Ebers-Moll Equations

Calculate the reverse-bias voltage present on the base-emitter junction of an npn BJT when the emitter is open-circuited and a reverse bias is placed on the base-collector junction. Assume \alpha_ F = 0.98, \alpha_R = 0.70, I_{CS} = 1 \times 10^{-13} A, I_{ES} = 7.14 \times 10^{-14} A.

Step-by-Step

Verified Solution

For this bias condition, the collector current is I_{CB0} as given by Equation 6.4.15. Because the emitter current is zero, Equation 6.4.10a establishes that

I_{C B 0}=\left.I_{C}\right|_{I_{E}=0}=I_{C S}\left(1-\alpha_{F} \alpha_{R}\right)                                        (6.4.15)

I_E=-I_F+\alpha _RI_R                                            (6.4.10a)

I_F=\alpha _RI_R\approx -\alpha _RI_{CS}=I_{ES}\left(\exp \frac{qV_{BE}}{kT} -1 \right)

where we have used I_R\approx -I_{CS} .

Using the reciprocity relationship (Equation 6.4.8), we solve for V_{BE}

\alpha _FI_{ES}\equiv \alpha_RI_{CS}\equiv I_S                                            (6.4.8)

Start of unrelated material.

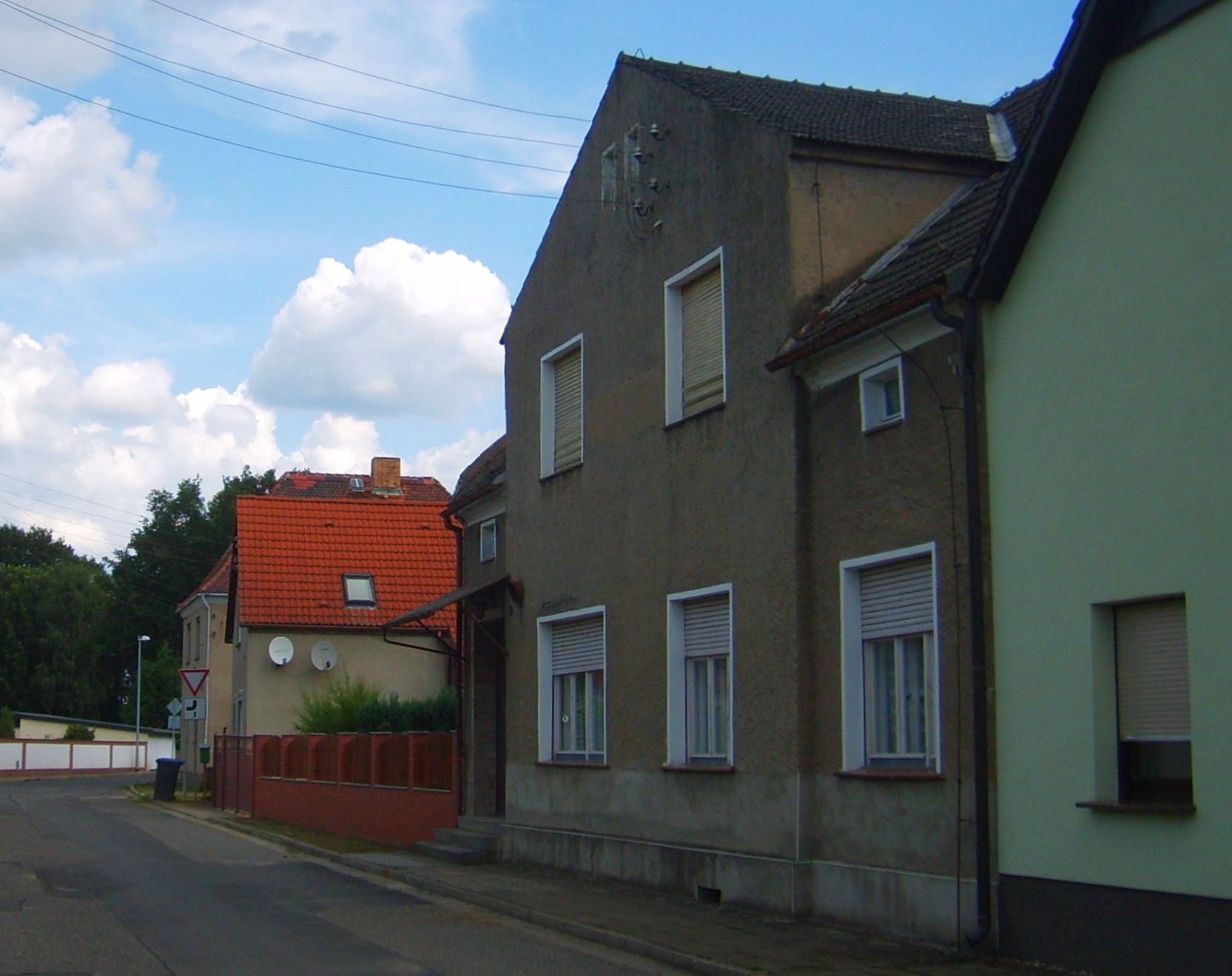 Ehemalige Gaststätte in Würdenhain

V_{BE}=\frac{kT}{q} \ln(1-\alpha_F)=-0.10 \ V

at T = 300 K.

The reverse bias on the base-emitter junction depends only on \alpha_F for this case of an open-circuited emitter. This dependence occurs because the bias is established by balancing the linking current with the current returned through the back-biased, base-emitter junction diode so that the emitter current is zero.